Bandwidth of Timed Automata: 3 Classes

TL;DR

This paper classifies timed automata into three classes based on the asymptotic behavior of their language bandwidth with respect to observation precision, using structural criteria and complexity analysis.

Contribution

It introduces a novel classification of timed automata into three bandwidth classes using structural criteria and proves the classification is complete and computationally complex.

Findings

Automata are either meager, normal, or obese in bandwidth.

Structural criteria based on morphisms partition automata into these classes.

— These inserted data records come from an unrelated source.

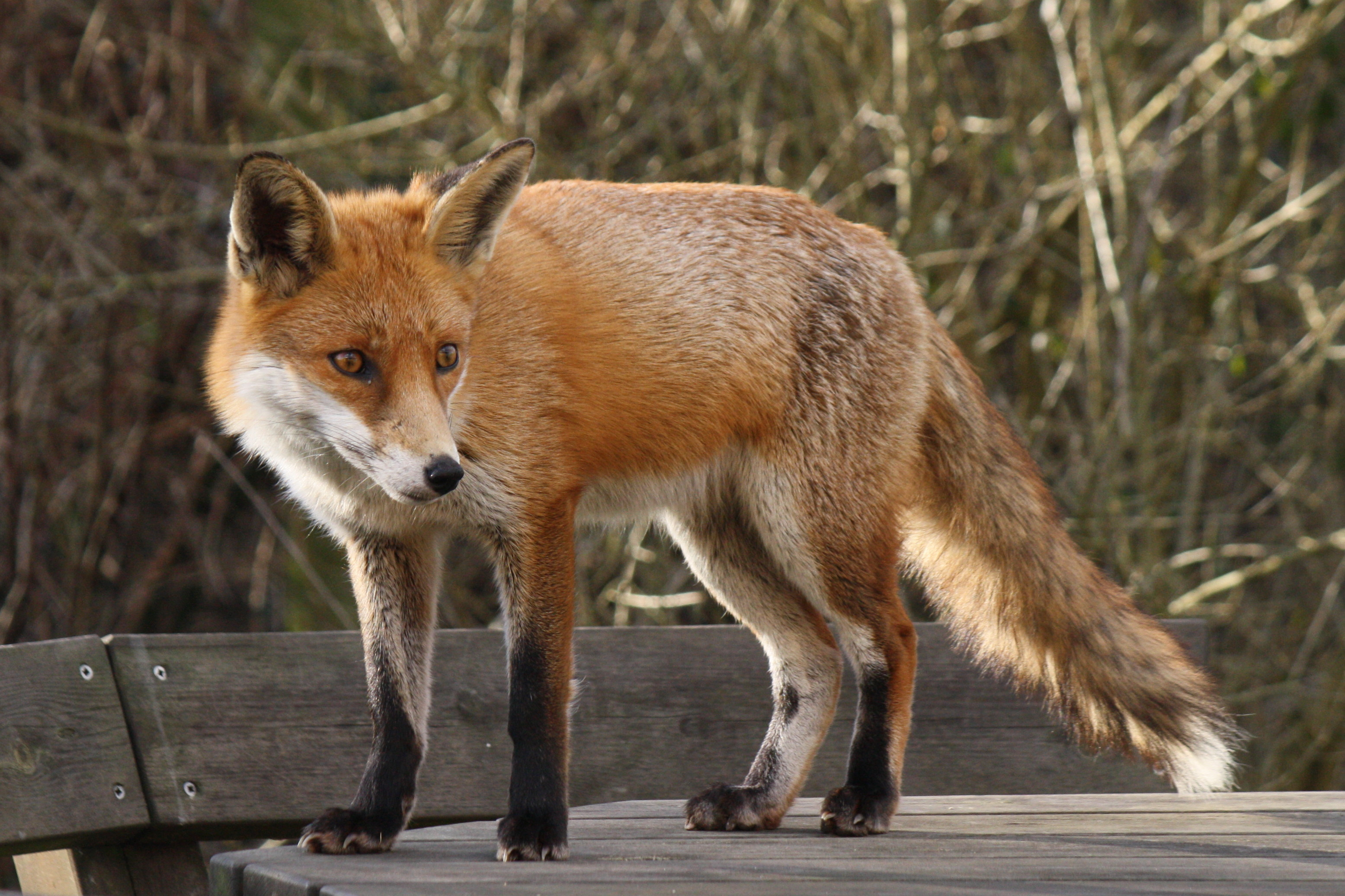 zdjęcie zwierzęcia z kitą (lis,) English | Polski | +/−
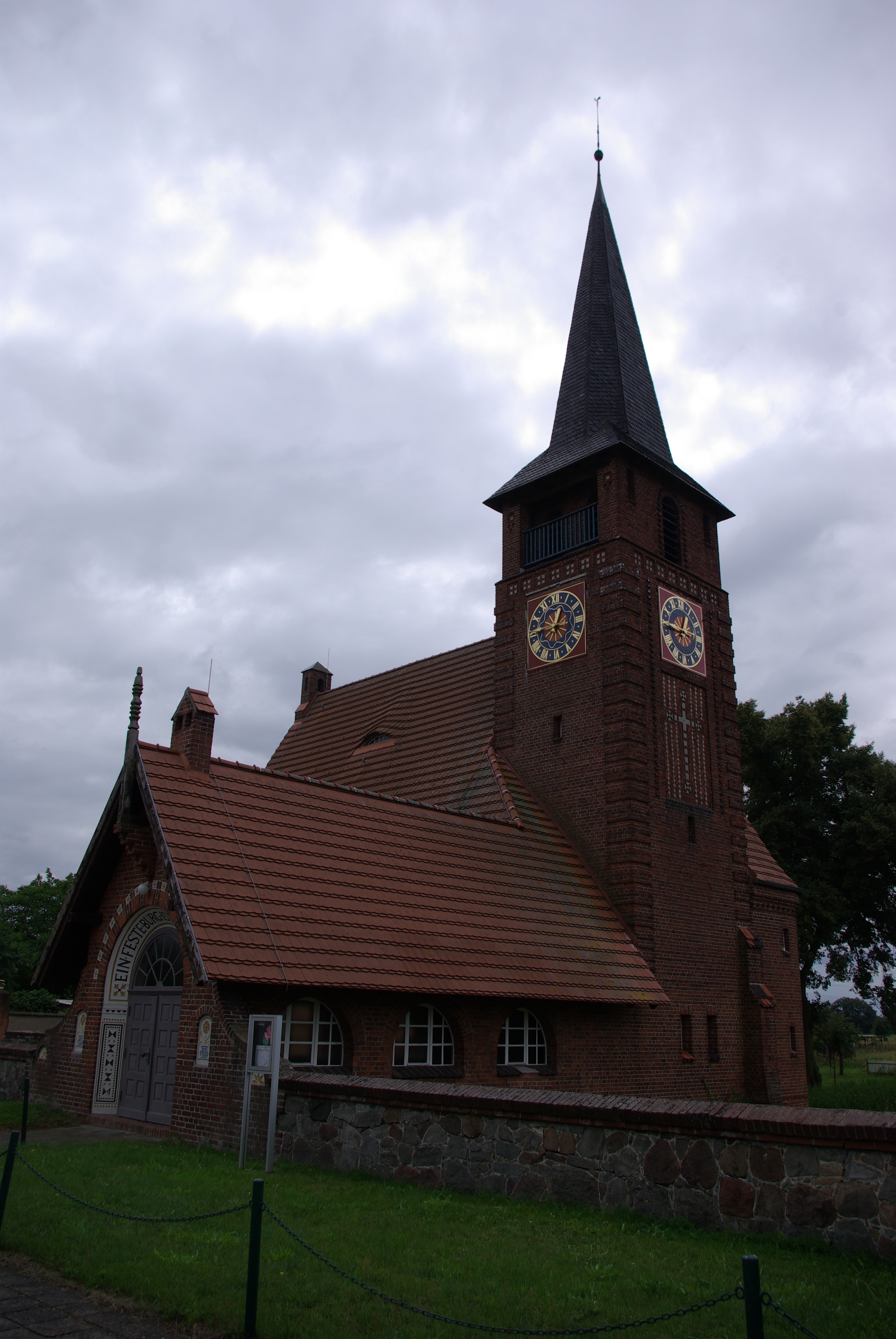 Die Dorfkirche in Bälow (zu Rühstädt), Brandenburg, steht unter Denkmalschutz. Die evangelische Kirche wurde in den Jahren 1914-1915 vom Kgl. Baurat Georg Büttner erbaut.
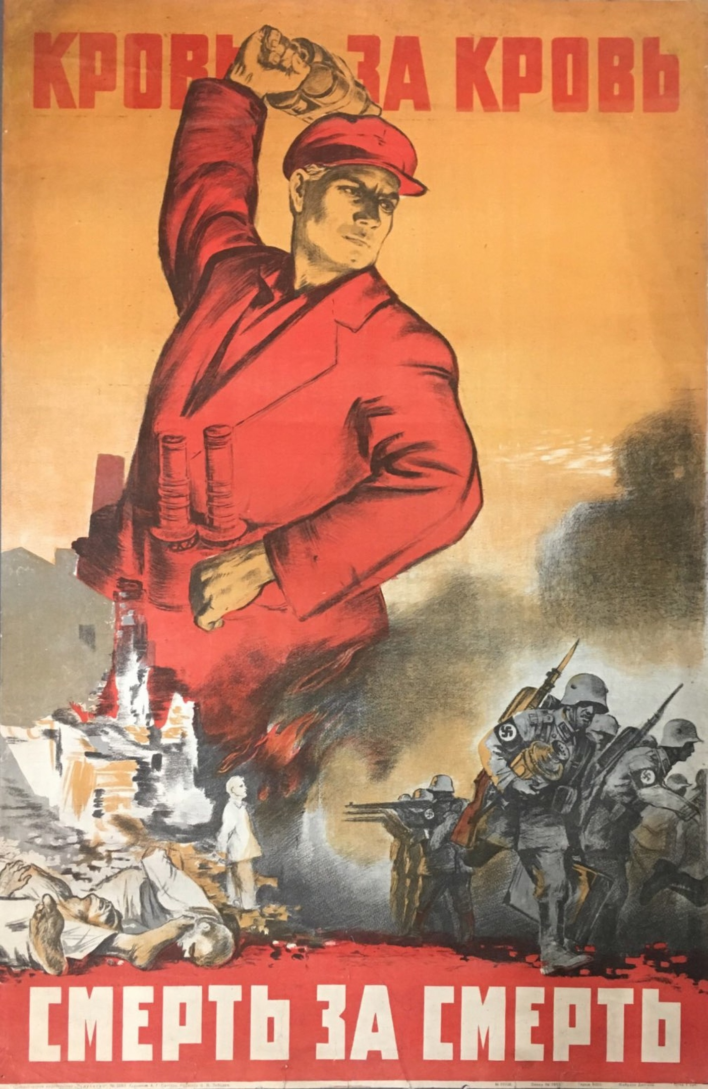 1942. Кровь за кровь! Смерть за смерть!.jpg
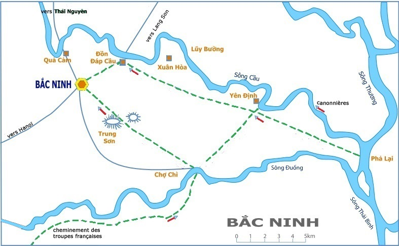 Une carte de la Campagne de Bac-Ninh .
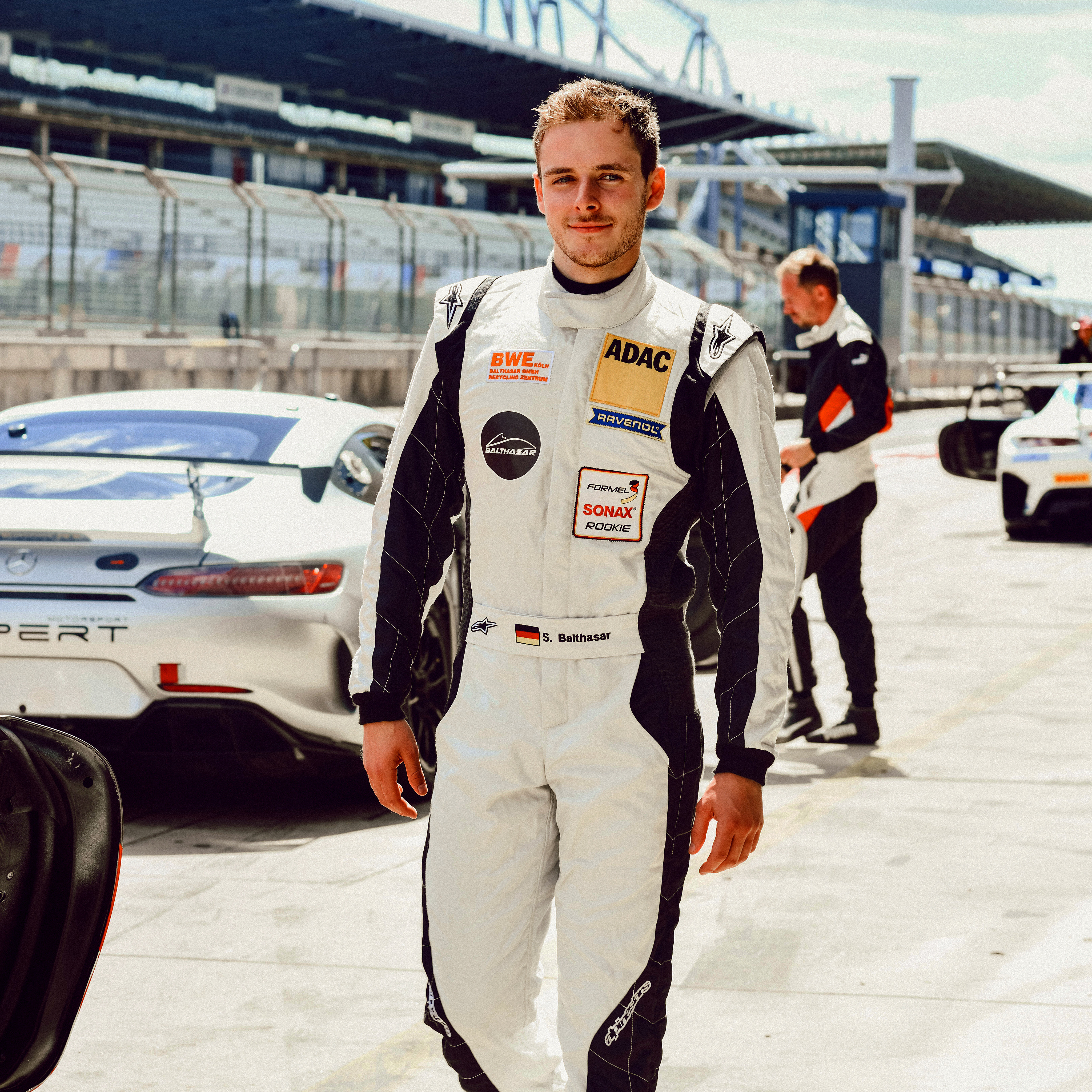 Lamborghini Super Tropheo 2020

Classification problem is PSPACE-complete.

Abstract

Timed languages contain sequences of discrete events ("letters'') separated by real-valued delays, they can be recognized by timed automata, and represent behaviors of various real-time systems. The notion of bandwidth of a timed language defined in a previous paper characterizes the amount of information per time unit, encoded in words of the language observed with some precision {\epsilon}. In this paper, we identify three classes of timed automata according to the asymptotics of the bandwidth of their languages with respect to this precision {\epsilon}: automata are either meager, with an O(1) bandwidth, normal, with a {\Theta}(log (1/{\epsilon})) bandwidth, or obese, with {\Theta}(1/{\epsilon}) bandwidth. We define two structural criteria and prove that they partition timed automata into these three classes of bandwidth, implying that there are no intermediate asymptotic classes. The classification problem of a timed automaton is PSPACE-complete. Both criteria are formulated using morphisms from paths of the timed automaton to some finite monoids extending Puri's orbit graphs; the proofs are based on Simon's factorization forest theorem.